Bruno Le Maire a salué le « courage d’aller au travail » de celles et ceux qui assuraient ainsi la bonne marche de l’économie (et il ne parlait pas des hospitaliers) ; Muriel Pénicaud a dénoncé les patrons du BTP, selon elle trop timides à exposer des salariés au risque. Ce ne sont pas les costards-cravates qu’on voit dans les bus, les trains de banlieue ou sur leurs scooters et vélos (ni seulement des soignants ou d’autres qui se déplaceraient avec une raison d’intérêt général) : ce sont les travailleuses et travailleurs des boîtes de nettoyage, de l’industrie et du bâtiment, les livreurs… le gros des « prolos ». D’un côté le gouvernement mobilise 100 000 policiers pour traquer ceux qui promènent leur chien, font un brin de jogging ou cherchent à respirer trois secondes hors de leur HLM de cité, car il ne faudrait pas croiser davantage que cinq personnes par jour ; de l’autre il oblige des hommes et des femmes à continuer à se rassembler par centaines de milliers, au total, sur des lieux de travail.

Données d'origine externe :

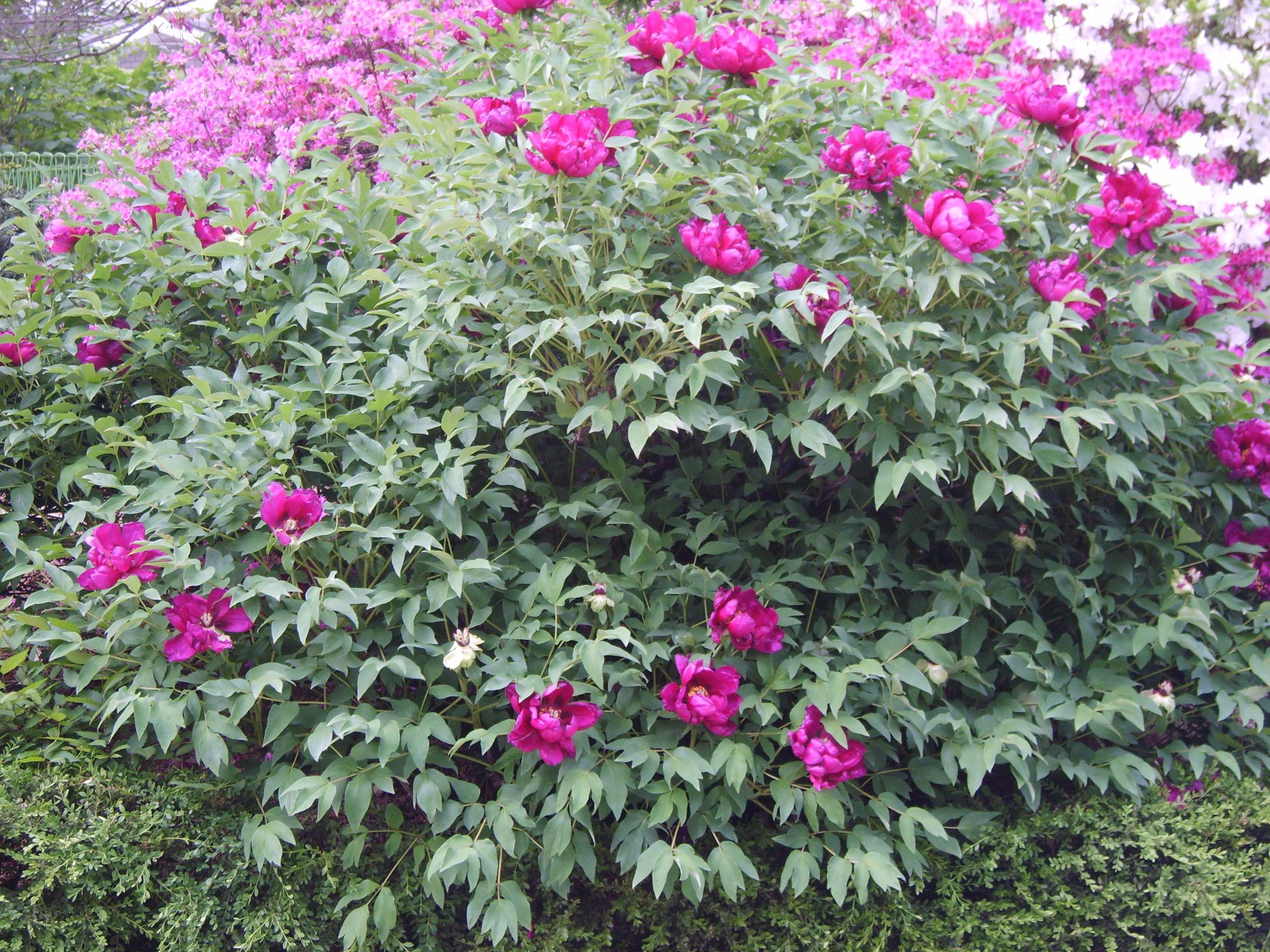 Paeonia suffruticosa in Bupyung, Korea

Où est l’erreur ?

Beaucoup de travailleurs se sont aussitôt regimbés, spontanément ou à l’initiative de militants locaux, ont imposé ou bataillé pour imposer leur droit de retrait. Une nouvelle forme de grève, en réalité. En particulier à La Poste mais aussi dans les transports, dans l’industrie, sur des chantiers. Malgré des conditions nouvelles et quasi-surréalistes d’échange d’informations par des réseaux virtuels, une lutte est entamée, se coordonne et se fait connaître… une lutte de classe qui – illico presto – riposte à la guerre que Macron a déclarée au monde du travail.

« La vague est là. Nous devons faire face à l’urgence sanitaire, protéger les plus faibles, nos aînés, et ensuite notre système de santé lui-même. » (Premier mensonge d’Emmanuel Macron au Journal du Dimanche, le 22 mars 2020).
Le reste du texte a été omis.